WTCB September: Geography of The Continent

This is yesterday’s post. Technically. Today’s post is not coming, either, though it is Thursday, so that can be forgiven. My evening in which  I intended to post was a nightmare. First, I had powercut for an hour and I lost the Sims household I was playing on. That makes me grumpy anyway! Next, my keyboard and mouse stopped working. And then, at quarter to nine, I lost this original beginning of draft because I’m a ninny and forgot that my laptop is connected to the same plug as the main computer now.

It’s fair to say that I gave up at 9 o clock. Grr.

On the other hand, my French manicure went well and I had some Horlicks. Yum.

AND – I’m posting this on my new laptop. Yay! Now I have the resources, I intend to get back onto schedule – at least, before the big computer packs up and kills all my backup files before I’ve backed them up. Sorry – stressing!

So, here it is. The first of the WTCB September posts: about the land in which all the characters reside, The Continent. It’s an alternate universe, where the tectonic plates never moved so much for all the continents we see in our world. As scribed in The Almanac:

Lavenders_AlexB
(All my landscape photography is on the main computer. You’ll have to deal with an old photo of lavender for the while)

To shape a world similar to our own but so very different is difficult. An alternate history is no easy-catch clause, but, in a way, it saves this universe from being swept up in modern fantasy and fairytale.

But where did the split from our humanity begin? Was it right at mental genesis? Documents held in The Continent’s Administration Office claim that when the settlers, those who began to understand their world with reasoning and emotive minds, began writing, they described ‘factios’ (possible translation and transcription is unclear of this term. Other variations include ‘factions’ and ‘factio’ as the plural) between the groups swinging down from the trees.

Not only existed those who had the ability to craft or command better than others, but also those who developed their own style of living. In our world, we might call them foreigners, for these factios might well be compared with the cultures across our broad spectrum of the Earth. Except that these all lived on the same block of land, slowly spreading themselves outwards for their own needs – those who learnt to sew nets and spot motions moved to the sea-edges for their fishing. Those who knew the craft of writing remained in the centre, where every other skilledman could reach their power.

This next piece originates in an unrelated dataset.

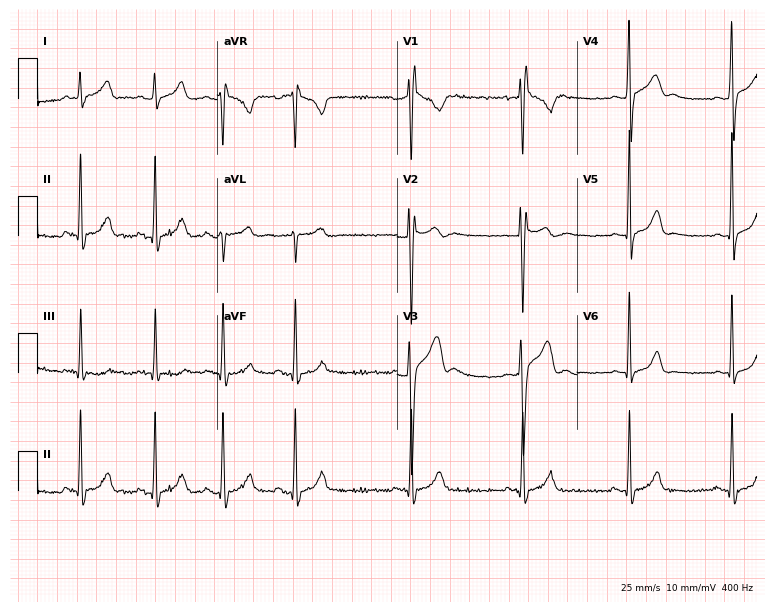
Standard 12-lead ECG recorded from a man, 21 years old (7.3-second recording at 400 Hz). None of these six findings is recorded: first-degree AV block, right bundle branch block, left bundle branch block, sinus bradycardia, atrial fibrillation, sinus tachycardia.

As time passed, these factios saw themselves as the better, even when they were not self-sufficient without the other factios – and from there, it is assumed the original shapes of class came.

But they also still pushed through the same great minds we have encountered. From just beyond the land a mile from Costello Mansion – according to legend – a sharp-minded, clear-voiced Socrates proclaimed of his ideas for a civilisation governed by equal rights and rules; one of the first applicants to a teaching-school (that is, what were later known as the colleges) with an interest in philosophy was a hook-nosed boy whose parents had been part of the factio counting grain. Using his knowledge of counting, Renee Descartes devised a Cartesian division still used in Zara’s time.

From a family of painters related to the Archers and descended from those first hut-builders came Michelangelo in the early twentieth century; from the scientific minds supposedly connected to the Leighs grew Hen Forstere and his brother Eddison, creators of, respectively, the Automised Taxicab, and the captured oil-lamp.

Freud himself was a contemporary of Tia’s. However, his status as a butler meant that his profound, youthful ideas about the mind were dismissed until after his death.

Even two generations of Woolfs were formed of the ill-fated marriage of a lower-class and upper-class citizen, brought together through their love of forbidden literature in 2070.

Although the land never separated into more than four (known of 2083) tectonic plates, the community still manages its equivalents of French, English, Greek and the like. If you told a Continentian those names, the words would be drivel, but this must be their equivalent of the Upper and Lower societies divided by position, rather than blood and money.